Exercise materials →
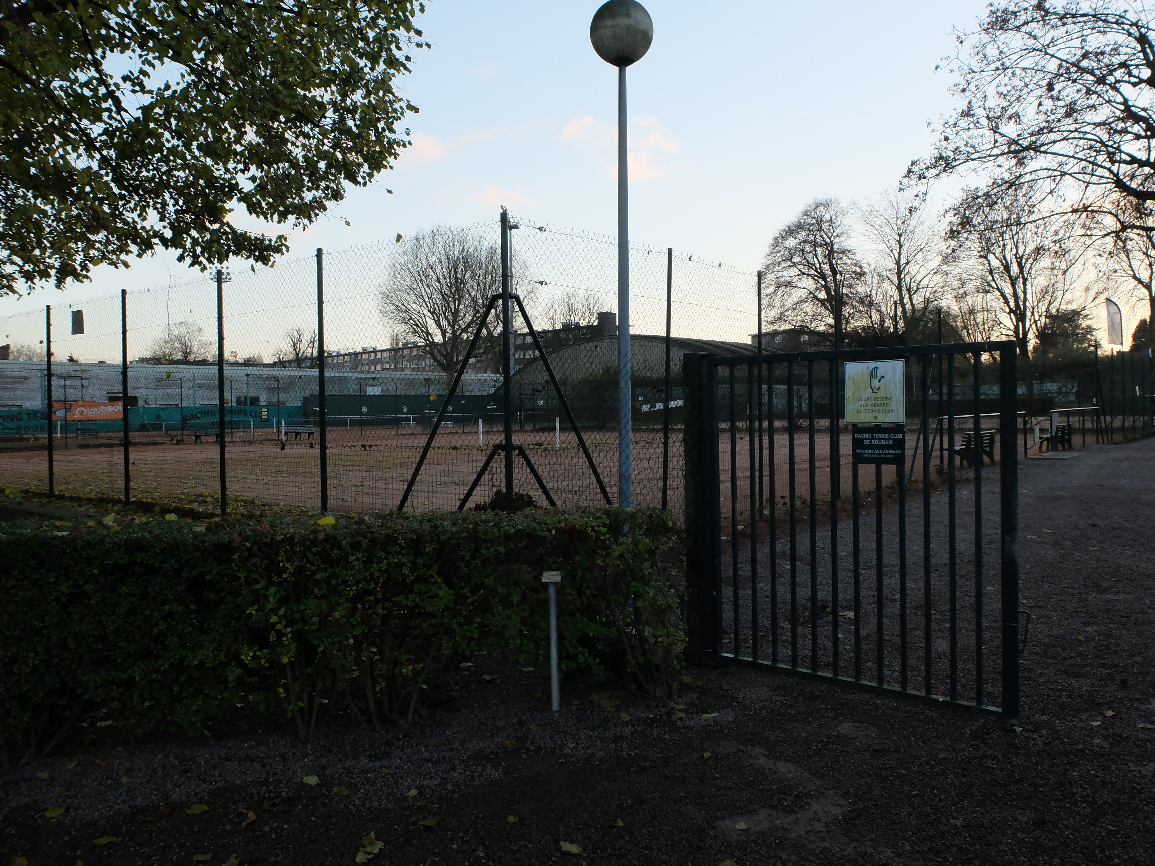 Vue des installations du Racing Tennis Club de Roubaix. Au fond à gauche se situe la tribune du stade Dubrulle-Verriest.
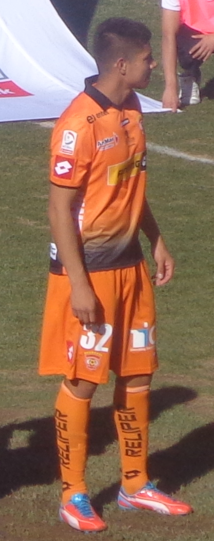 Jugador Eric Ahumada disputando un partido válido por el torneo de Apertura 2014-15 del fútbol Chileno, con la camiseta de Cobreloa.
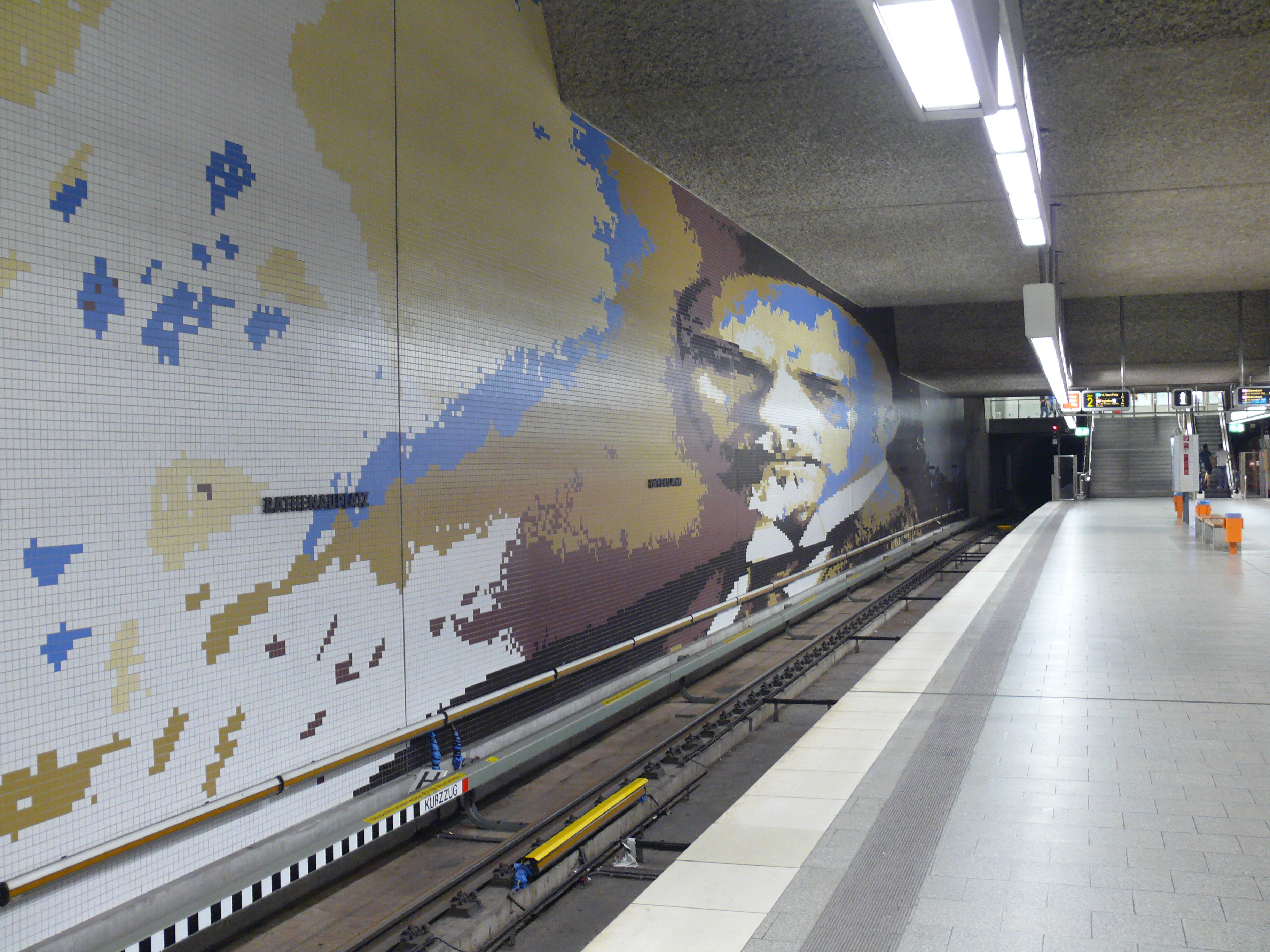 Mosaik von Walter Rathenau auf der Bahnsteigebene am U-Bahnhof Rathenauplatz in Nürnberg. (Künstlerische Gestaltung 1990 von Gregor Hiltner, zeigt Walther Rathenau)
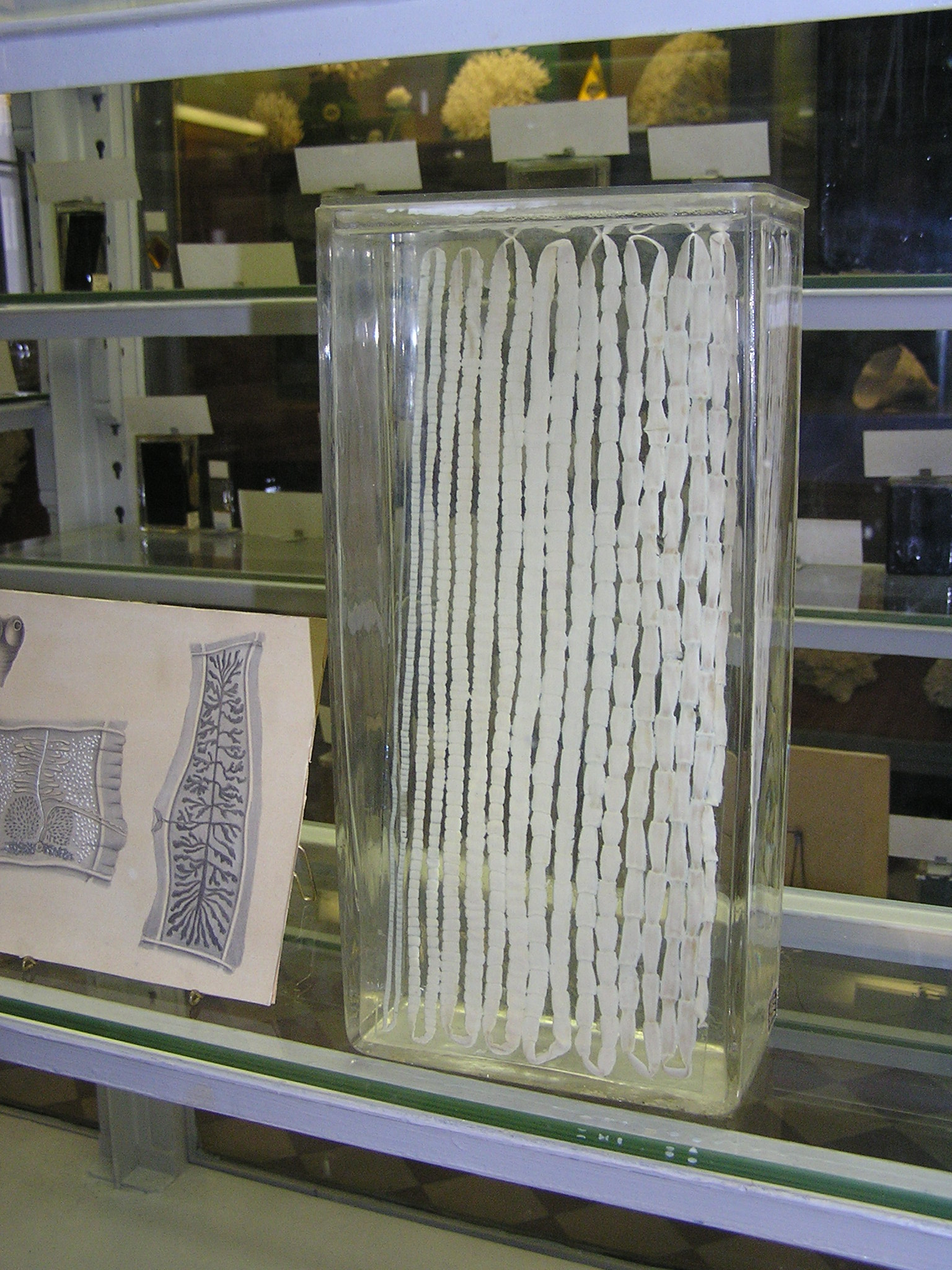 Зоологический музей в Санкт-Петербурге. Солитер
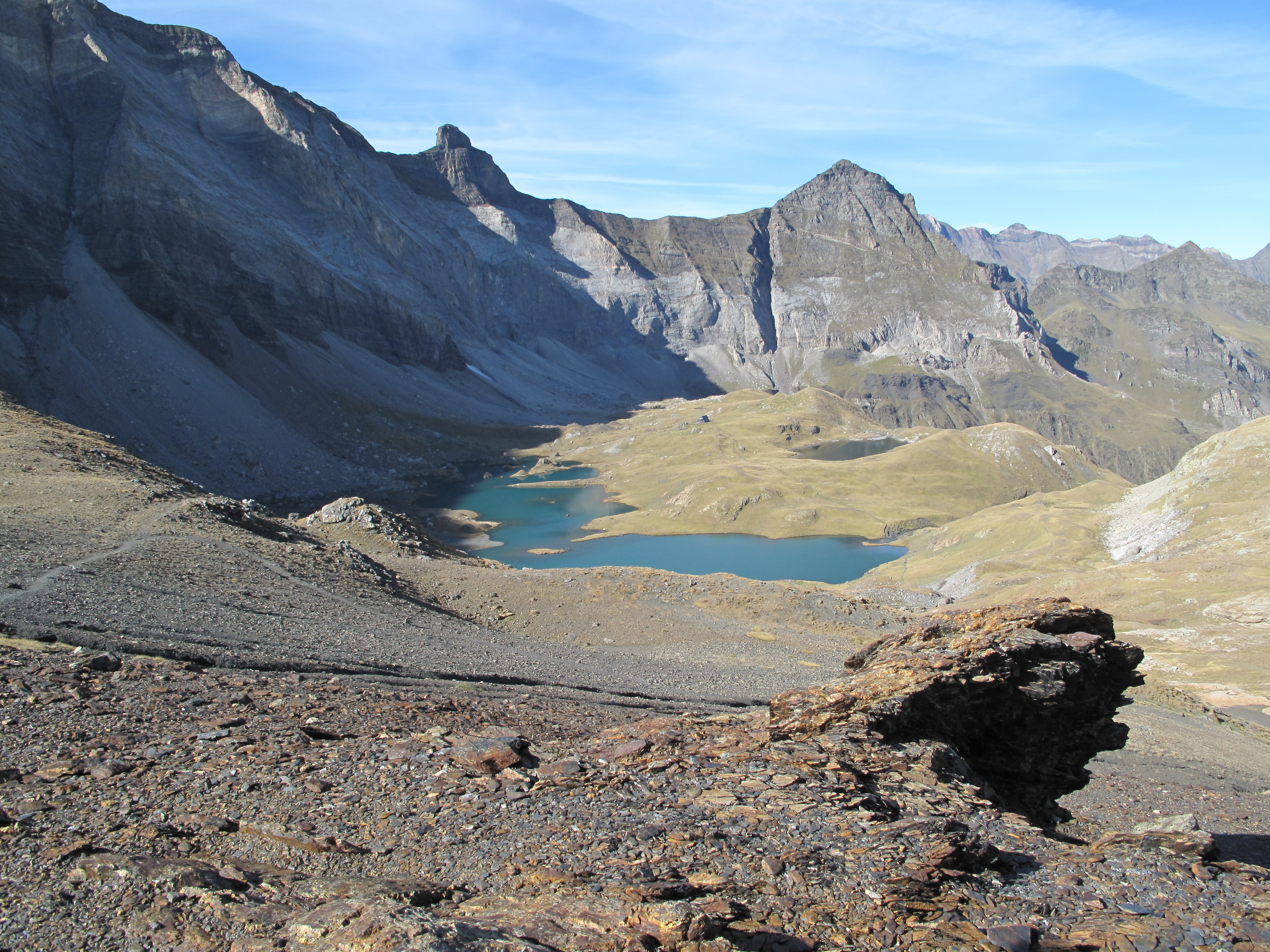 Depuis la surface caillouteuse (débris d'ampélite) du port de Barroude, vue sur le "balcon" de Barroude, avec ses deux lacs et son refuge, au pied de la muraille de Barroude, à gauche, dans l'ombre, surmontée de la dent du Pic Gerbats, et du Pic de La Gela.
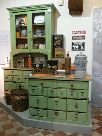 Ladeneinrichtung im Museum für Thüringer Volkskunde, Erfurt.
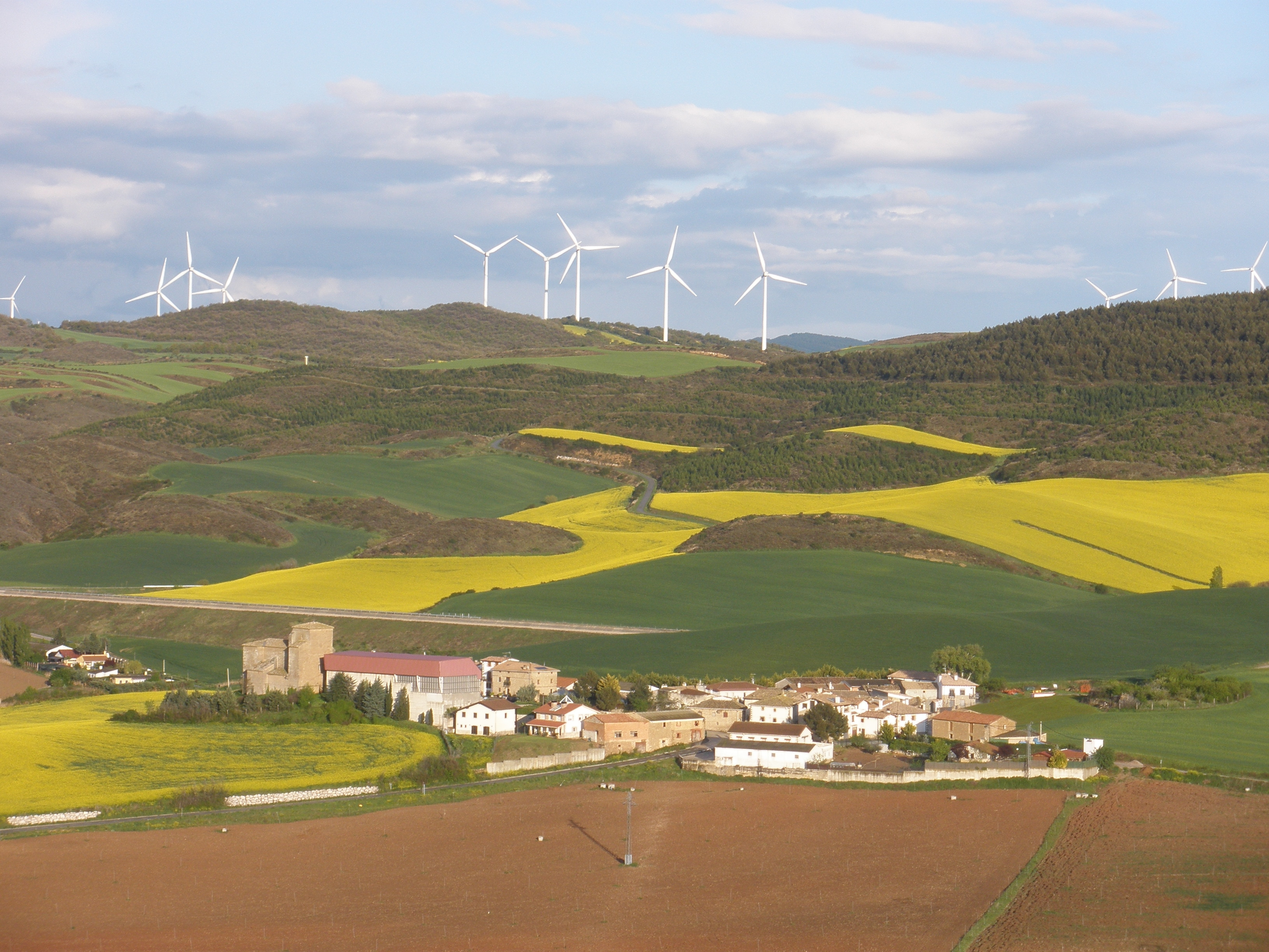 Vision del entorno y los molinos
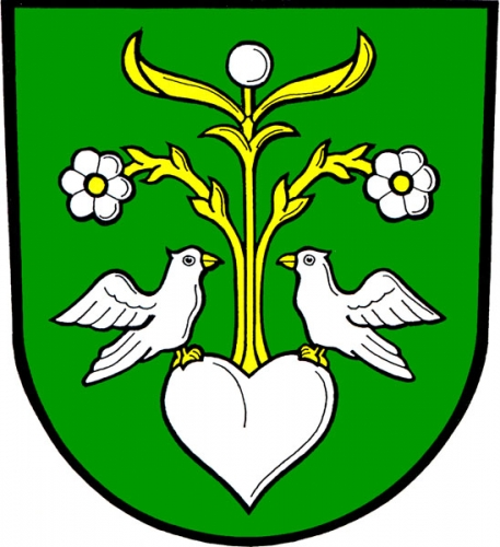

Work instructions → Every line between the start of the listing and the line containing "Jugador Eric Ahumada", both ends counted, needs to be printed exactly, minus the pictures.

Solution →
 Vue des installations du Racing Tennis Club de Roubaix. Au fond à gauche se situe la tribune du stade Dubrulle-Verriest.
 Jugador Eric Ahumada disputando un partido válido por el torneo de Apertura 2014-15 del fútbol Chileno, con la camiseta de Cobreloa.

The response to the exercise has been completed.